ClearTK / cleartk

Machine learning components for Apache UIMA
http://cleartk.github.io/cleartk/
Other
129 stars 58 forks source link

Introduction documentation feedback #37

Closed bethard closed 9 years ago

bethard commented 9 years ago

Original issue 38 created by ClearTK on 2009-01-30T22:06:22.000Z:

I received the following feedback from a developer new to UIMA, NLP, and machine learning - though otherwise very sharp. I think it would be worthwhile to address all of the points that he makes.

<begin-message> I looked at the wiki earlier and was a bit overwhelmed and abandoned it as my first source of information. After a short conversation with Kevin, it makes a bit more sense, but I think it would benefit from a paragraph or two of introduction. I may be on the edge of the expected audience, but following are some questions I have after looking at the main page and the main wiki page. A better introduction on googleCode may not answer them all.

BTW, Do we have a book in the lab library that introduces machine learning in the context of NLP? I've read Jackson and Moulinier.

http://code.google.com/p/cleartk/

"...feature extraction library" ...like what? POS, named entity, misc relationships?

" ...wrappers..." UIMA wrappers? I'd like to learn more about maximum entropy, support vector machines and conditional random fields, but wouldn't expect that from a ClearTK intro.

...also sequential taggers, chunkers, role labelling and temporal resolution.

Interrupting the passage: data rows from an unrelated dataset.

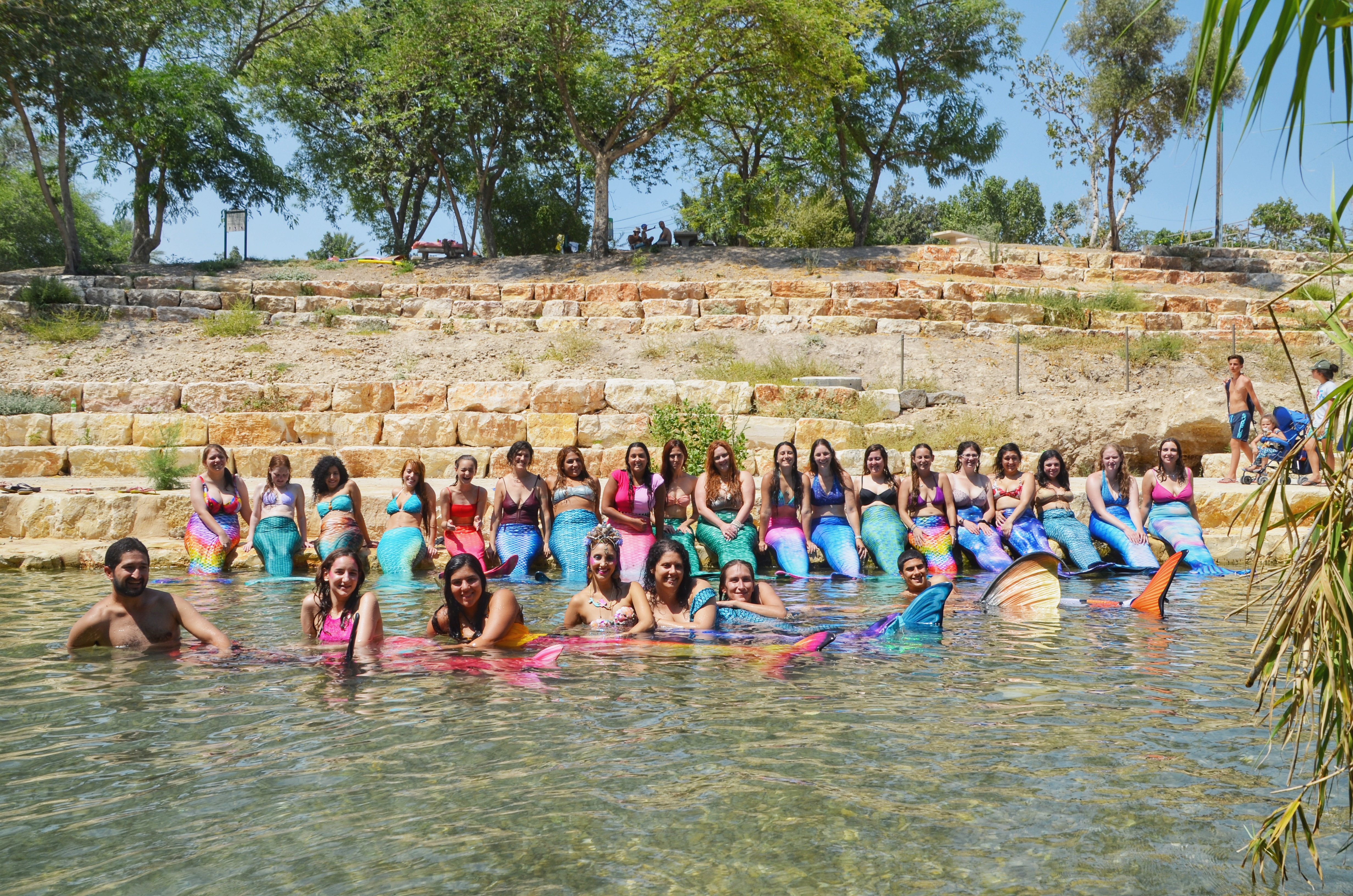 מפגש קהילת בני ובנות הים בקיץ 2019 בגן השלושה. צילום
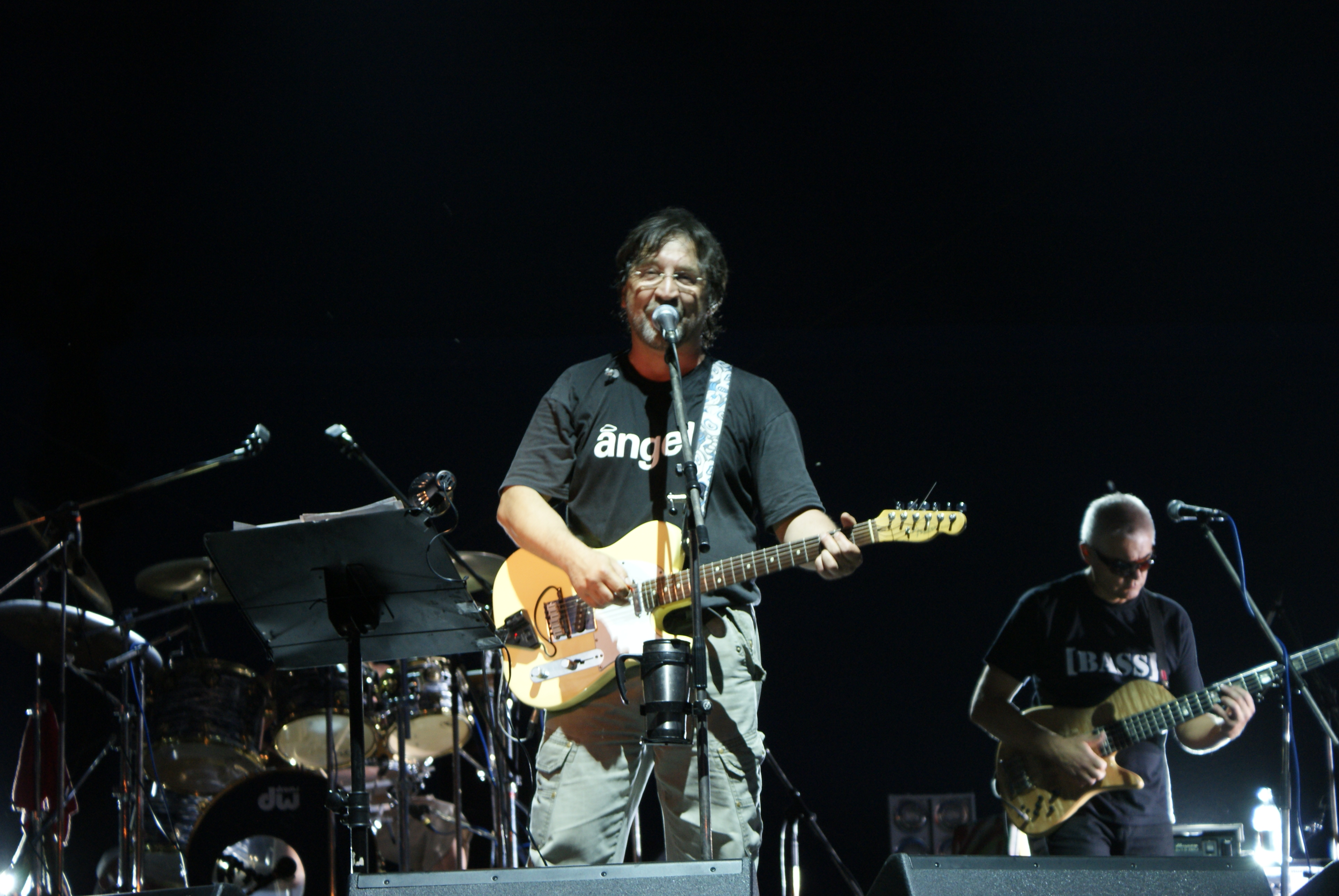 Юрий Шевчук в Могилёве
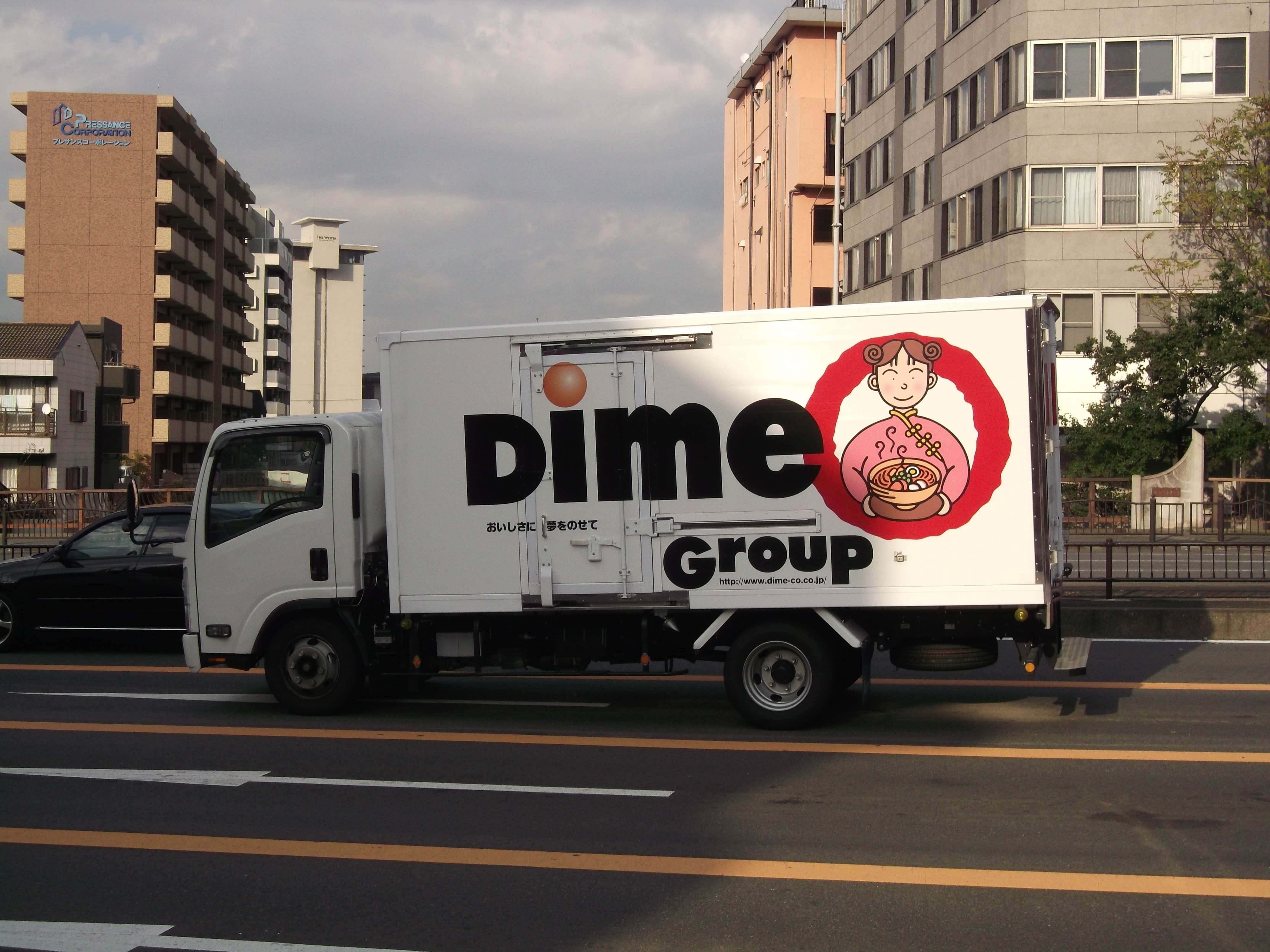 三重県伊勢市に本社を置くダイムの輸送用トラック。名古屋市幅下橋上を走行中。
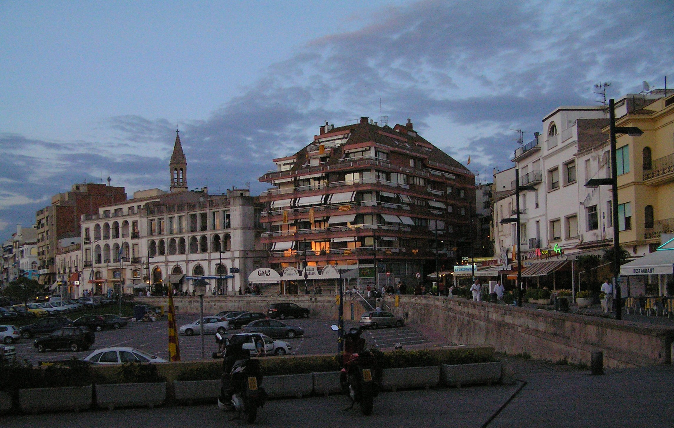 Picture of Palamós from Plaça de Sant Pere
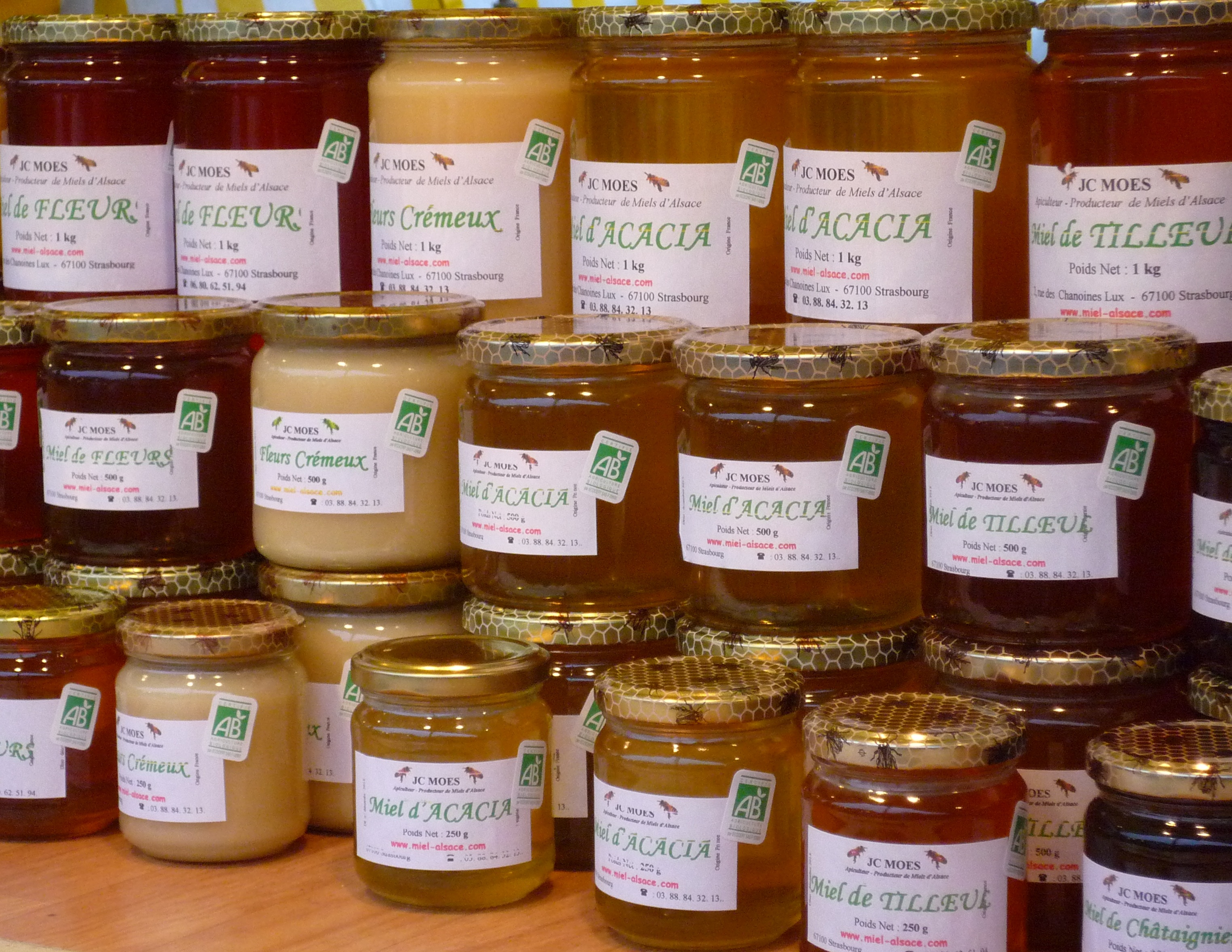 Miel d'Alsace issu de l'agriculture biologique.

 http://code.google.com/p/cleartk/w/list

-What's the Maxent classifier and how is it different than the POS tagger?

-What's a chunk tokenizer and how is that different from other kinds of tokenizers.

bethard commented 9 years ago

Comment #1 originally posted by ClearTK on 2009-02-06T18:53:37.000Z:

<empty>

bethard commented 9 years ago

Comment #2 originally posted by ClearTK on 2009-02-07T03:46:04.000Z:

I have not gone through this message carefully to make sure each point is thoroughly addressed. However, I think the ConceptualOverview wiki page does a reasonably good job of addressing the main issues raised here. Please see the wiki.